Frequently Asked Questions:
Will I feel the attached sensors?
Yes, the sensors are attached, and the examiner will make every effort to ensure that you remain comfortable throughout the exam. You must inform the examiner should you feel any discomfort.
What should I do if I don’t understand something?
Never be worried about asking any question even if it appears absurd or stupid. The examiner has extensive knowledge and experience and can answer you with dignity. It is absolutely vital that you fully understand the process and the questions.
How long with the exam take?
The average exam length is between two to three hours. Everyone’s background is different and the testing refers to those experiences. Put aside plenty of time in your schedule to account for this period.

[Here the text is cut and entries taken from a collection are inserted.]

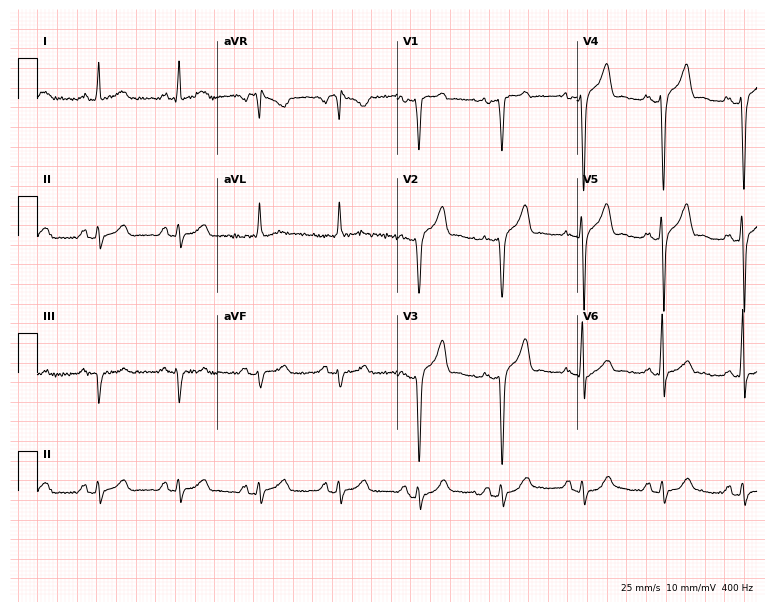
Electrocardiogram (7.3-second recording at 400 Hz), a male, 68 years old. Of the six screened findings (first-degree AV block, right bundle branch block, left bundle branch block, sinus bradycardia, atrial fibrillation, sinus tachycardia), none is recorded.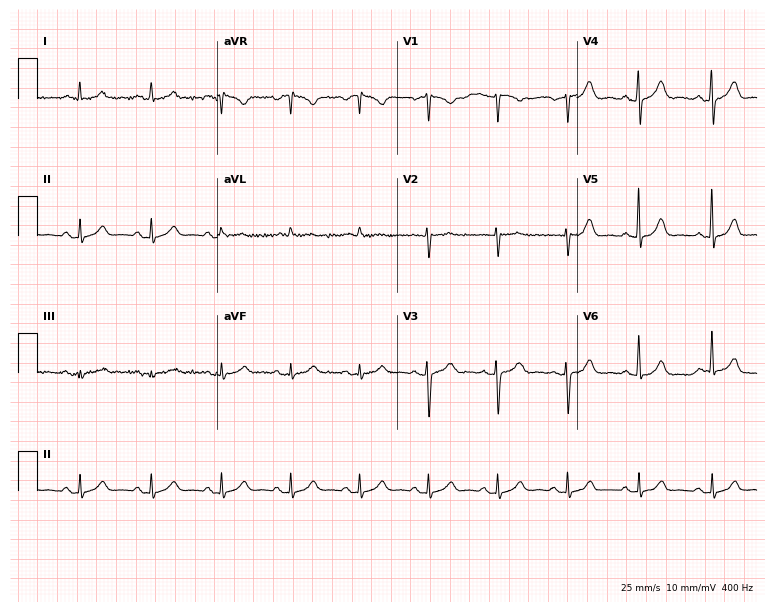
ECG — a female patient, 49 years old. Labelled as a normal ECG.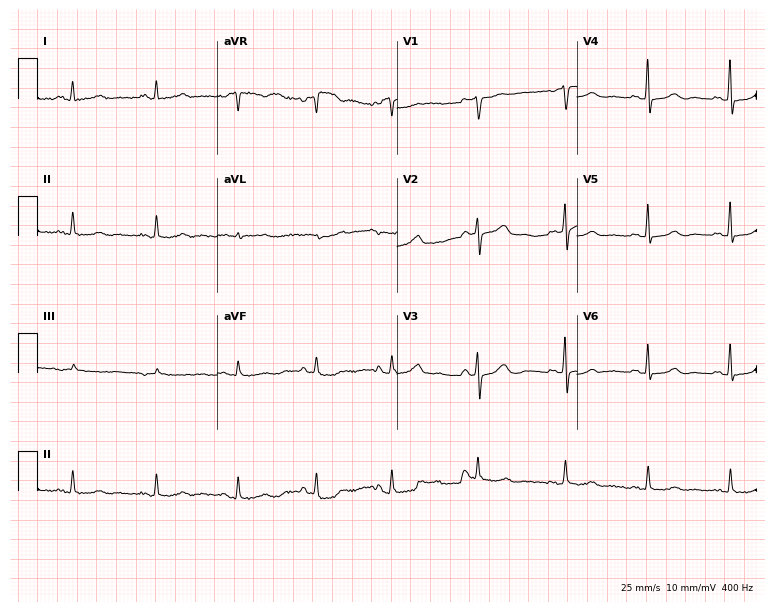
12-lead ECG from a 46-year-old woman. No first-degree AV block, right bundle branch block (RBBB), left bundle branch block (LBBB), sinus bradycardia, atrial fibrillation (AF) or sinus tachycardia recorded for this tracing.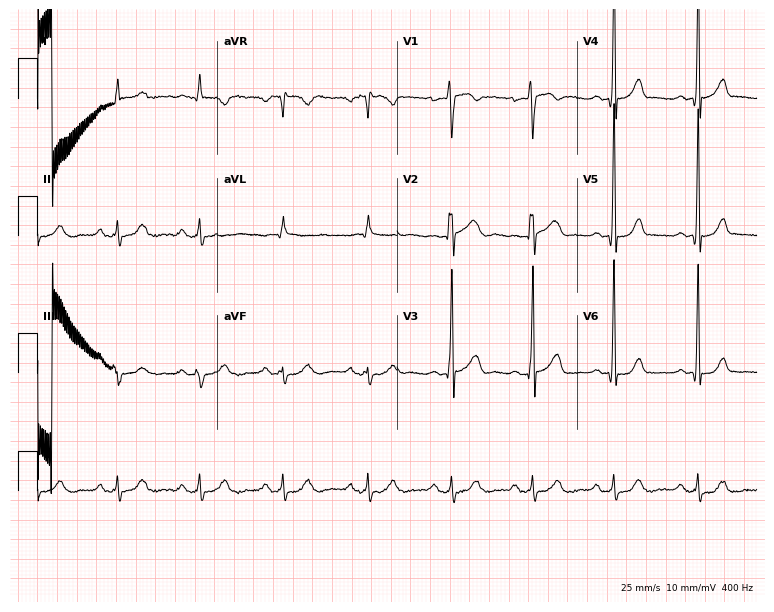
12-lead ECG from a 44-year-old man. No first-degree AV block, right bundle branch block, left bundle branch block, sinus bradycardia, atrial fibrillation or sinus tachycardia recorded for this tracing.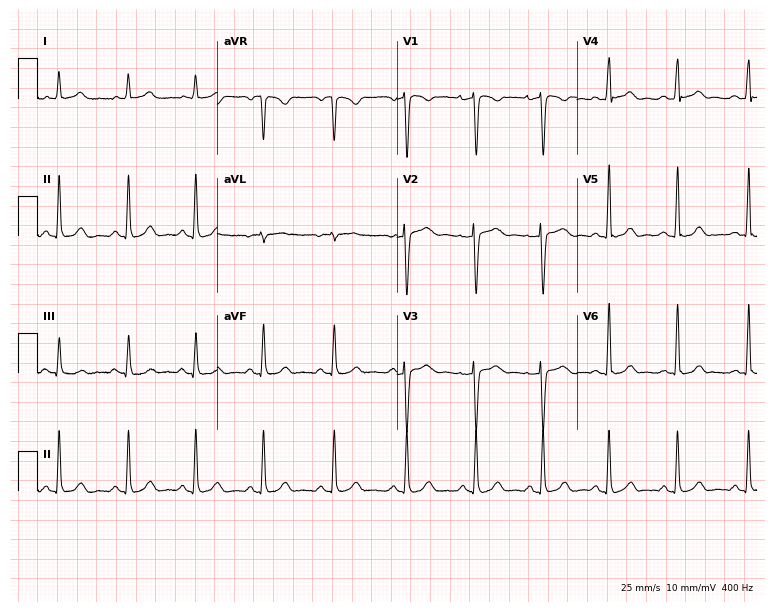
Resting 12-lead electrocardiogram (7.3-second recording at 400 Hz). Patient: a 31-year-old woman. Read as a normal ECG.

How accurate are polygraph examinations?
Quoting the American Polygraph Association:
“The executive summary reports that 38 studies satisfied the qualitative and quantitative requirements for inclusion in the meta-analysis. These studies involved 32 different samples, and described the results of 45 different experiments and surveys. They included 295 scorers who provided 11,737 scored results of 3,723 examinations, including 6,109 scores of 2,015 confirmed deceptive examinations, 5,628 scores of 1,708 confirmed truthful exams. Some of the cases were scored by multiple scorers and using multiple scoring methods. The data showed that techniques intended for event-specific (single issue) diagnostic testing produced an aggregated decision accuracy of 89% (confidence interval of 83% – 95%), with an estimated inconclusive rate of 11%. Polygraph techniques in which multiple issues were encompassed by the relevant questions produced an aggregated decision accuracy of 85% (confidence interval 77% – 93%) with an inconclusive rate of 13%. The combination of all validated PDD techniques, excluding outlier results, produced a decision accuracy of 87% (confidence interval 80% – 94%) with an inconclusive rate of 13%. These findings were consistent with those of the National Research Council’s (2003) conclusions regarding polygraph accuracy, and provide additional support for the validity of polygraph testing when conducted in accordance with APA Standards of Practice”.